We will use this function to find the predicted ratings. 
- Here, we are considering the top 50 users which are similar to our user and using their ratings to predict our user's ratings.

In [43]:
predictions = predict_item_item(train_matrix,item_similarity,50)
print('predictions shape ',predictions.shape)

predictions

similar_n shape:  (1682, 50)
predictions shape  (943, 1682)


array([[0.  , 0.  , 0.  , ..., 0.  , 0.  , 0.66],
       [0.  , 0.  , 0.  , ..., 0.  , 0.  , 0.  ],
       [0.  , 0.  , 0.  , ..., 0.  , 0.  , 0.  ],
       ...,
       [0.  , 0.  , 0.  , ..., 0.  , 0.  , 0.  ],
       [0.  , 0.  , 0.  , ..., 0.1 , 0.08, 0.08],
       [0.  , 0.  , 0.  , ..., 0.44, 0.2 , 0.06]])

Let us consider only those ratings which are not zero in the test matrix and use them to find the error in our model

In [44]:
predicted_ratings = predictions[test_matrix.nonzero()]
test_truth = test_matrix[test_matrix.nonzero()]

math.sqrt(mean_squared_error(predicted_ratings,test_truth))

3.749688827167227

## Getting recommendations for user

In the next part we get recommendations for a user based on the highest predicted ratings for a particular user. Let us get predictions for the user with user id 77. I am using the predictions from the item-item collaborative filtering model for this.

In [20]:
user_id = 45
user_ratings = predictions[user_id-1,:]

We extract the indices of the movies in the matrix which have not been rated by the user i.e. value is 0 and get their predicted ratings. 

In [21]:
train_unkown_indices = np.where(train_matrix[user_id-1,:] == 0)[0]
train_unkown_indices

array([   1,    2,    3, ..., 1679, 1680, 1681], dtype=int64)

In [22]:
user_recommendations = user_ratings[train_unkown_indices]

In [23]:
user_recommendations.shape

(1644,)

We go on and print the top 5 recommendations.

In [24]:
print('\nRecommendations for user {} are the movies: \n'.format(user_id))
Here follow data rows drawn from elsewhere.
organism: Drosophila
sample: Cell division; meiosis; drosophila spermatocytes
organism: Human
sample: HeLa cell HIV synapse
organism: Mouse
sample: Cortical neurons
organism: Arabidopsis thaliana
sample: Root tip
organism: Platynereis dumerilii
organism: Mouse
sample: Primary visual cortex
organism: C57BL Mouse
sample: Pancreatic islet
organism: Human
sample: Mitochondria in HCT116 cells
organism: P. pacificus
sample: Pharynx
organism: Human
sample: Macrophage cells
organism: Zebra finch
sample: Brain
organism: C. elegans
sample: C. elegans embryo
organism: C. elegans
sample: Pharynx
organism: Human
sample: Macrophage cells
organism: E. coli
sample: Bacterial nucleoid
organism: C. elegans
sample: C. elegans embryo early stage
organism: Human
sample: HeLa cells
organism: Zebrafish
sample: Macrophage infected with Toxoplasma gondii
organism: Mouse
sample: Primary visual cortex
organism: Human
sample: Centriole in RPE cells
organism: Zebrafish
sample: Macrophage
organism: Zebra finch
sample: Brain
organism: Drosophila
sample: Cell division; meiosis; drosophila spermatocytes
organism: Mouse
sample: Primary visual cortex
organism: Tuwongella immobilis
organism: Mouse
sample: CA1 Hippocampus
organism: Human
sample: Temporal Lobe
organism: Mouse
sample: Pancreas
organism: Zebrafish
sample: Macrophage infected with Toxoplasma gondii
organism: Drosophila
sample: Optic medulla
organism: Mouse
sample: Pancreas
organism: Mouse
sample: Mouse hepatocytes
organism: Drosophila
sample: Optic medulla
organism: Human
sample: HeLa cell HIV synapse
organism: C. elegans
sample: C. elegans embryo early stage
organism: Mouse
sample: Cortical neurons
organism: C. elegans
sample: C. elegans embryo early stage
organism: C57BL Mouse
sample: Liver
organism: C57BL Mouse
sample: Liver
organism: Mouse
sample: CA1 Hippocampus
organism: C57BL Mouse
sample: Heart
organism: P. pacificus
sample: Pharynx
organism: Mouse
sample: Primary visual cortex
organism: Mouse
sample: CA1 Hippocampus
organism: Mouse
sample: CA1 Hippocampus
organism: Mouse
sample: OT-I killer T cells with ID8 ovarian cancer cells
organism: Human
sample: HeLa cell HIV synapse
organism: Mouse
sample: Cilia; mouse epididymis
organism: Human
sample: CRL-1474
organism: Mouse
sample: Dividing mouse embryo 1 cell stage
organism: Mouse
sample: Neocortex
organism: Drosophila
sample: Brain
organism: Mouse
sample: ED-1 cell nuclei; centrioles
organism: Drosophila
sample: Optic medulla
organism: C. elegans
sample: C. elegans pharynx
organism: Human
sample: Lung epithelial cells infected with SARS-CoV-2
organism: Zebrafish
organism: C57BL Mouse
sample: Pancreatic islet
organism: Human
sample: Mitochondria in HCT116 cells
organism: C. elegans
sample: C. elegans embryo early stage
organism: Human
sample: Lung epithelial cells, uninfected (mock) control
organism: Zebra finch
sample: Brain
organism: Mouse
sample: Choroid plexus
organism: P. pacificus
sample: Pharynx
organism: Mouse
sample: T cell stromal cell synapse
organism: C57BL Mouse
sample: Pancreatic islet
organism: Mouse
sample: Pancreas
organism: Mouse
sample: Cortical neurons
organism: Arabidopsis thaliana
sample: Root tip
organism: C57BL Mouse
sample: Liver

for movie_id in user_recommendations.argsort()[-5:][: : -1]:
    print(movie_id +1)


Recommendations for user 45 are the movies: 

282
293
280
267
254


## Trying : singular value decomposition

After we have tried out both the memory based methods i.e user-user and item-item collaborative filtering, 
- in this method we will try a model-based method.
- Singular value decomposition is a mathematical techinique used to find the missing values in a matrix.
- It decomposes a matrix into three matrices two of which are rectangular and the middle one is a diagonal matrix.

\begin{equation*}
X=U \times S \times V^T
\end{equation*}

In [51]:
import scipy.sparse as sp
from scipy.sparse.linalg import svds

In [52]:
u, s, vt = svds(train_matrix, k = 20)

In [53]:
u.shape, s.shape, vt.shape

((943, 20), (20,), (20, 1682))

In [54]:
s_diag_matrix = np.diag(s)

#### We get the predictions by finding the dot product of the three matrices.

In [55]:
predictions_svd = np.dot(np.dot(u,s_diag_matrix),vt)

In [56]:
predictions_svd.shape

(943, 1682)

In [57]:
predicted_ratings_svd = predictions_svd[test_matrix.nonzero()]
test_truth = test_matrix[test_matrix.nonzero()]
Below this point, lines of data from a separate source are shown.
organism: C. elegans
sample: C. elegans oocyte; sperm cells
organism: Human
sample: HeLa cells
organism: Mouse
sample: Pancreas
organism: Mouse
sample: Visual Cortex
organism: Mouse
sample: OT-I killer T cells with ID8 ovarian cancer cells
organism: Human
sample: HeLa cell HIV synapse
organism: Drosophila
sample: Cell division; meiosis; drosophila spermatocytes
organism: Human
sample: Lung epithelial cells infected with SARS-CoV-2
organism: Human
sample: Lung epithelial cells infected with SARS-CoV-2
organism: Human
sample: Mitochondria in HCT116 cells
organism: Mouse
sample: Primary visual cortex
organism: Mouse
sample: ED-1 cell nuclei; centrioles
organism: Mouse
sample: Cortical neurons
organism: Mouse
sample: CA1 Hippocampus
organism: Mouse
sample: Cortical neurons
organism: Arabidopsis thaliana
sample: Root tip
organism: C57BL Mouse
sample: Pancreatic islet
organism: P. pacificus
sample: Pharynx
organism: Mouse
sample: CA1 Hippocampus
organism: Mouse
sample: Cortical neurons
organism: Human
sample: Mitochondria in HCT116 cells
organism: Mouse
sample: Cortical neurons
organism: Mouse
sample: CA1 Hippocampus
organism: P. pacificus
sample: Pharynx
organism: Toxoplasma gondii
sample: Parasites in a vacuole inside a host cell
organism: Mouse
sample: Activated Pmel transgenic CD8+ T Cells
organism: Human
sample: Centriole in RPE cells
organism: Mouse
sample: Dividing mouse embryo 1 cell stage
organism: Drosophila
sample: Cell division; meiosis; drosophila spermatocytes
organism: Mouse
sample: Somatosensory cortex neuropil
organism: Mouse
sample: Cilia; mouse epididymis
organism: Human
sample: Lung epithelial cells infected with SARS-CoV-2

math.sqrt(mean_squared_error(predicted_ratings_svd,test_truth))

2.8258075694458307

### The root mean square error is the least using this method. 
- Let us now get the recommendations for user 33.

In [60]:
user_id = 33
user_ratings = predictions_svd[user_id-1,:]
train_unkown_indices = np.where(train_matrix[user_id-1,:] == 0)[0]
user_recommendations = user_ratings[train_unkown_indices]

user_recommendations.shape

(1668,)

In [61]:
print('\nRecommendations for user {} are the movies: \n'.format(user_id))

for movie_id in user_recommendations.argsort()[-5:][: : -1]:
    print(movie_id +1)


Recommendations for user 33 are the movies: 

257
321
736
325
319


                                All about recommendation systems !!!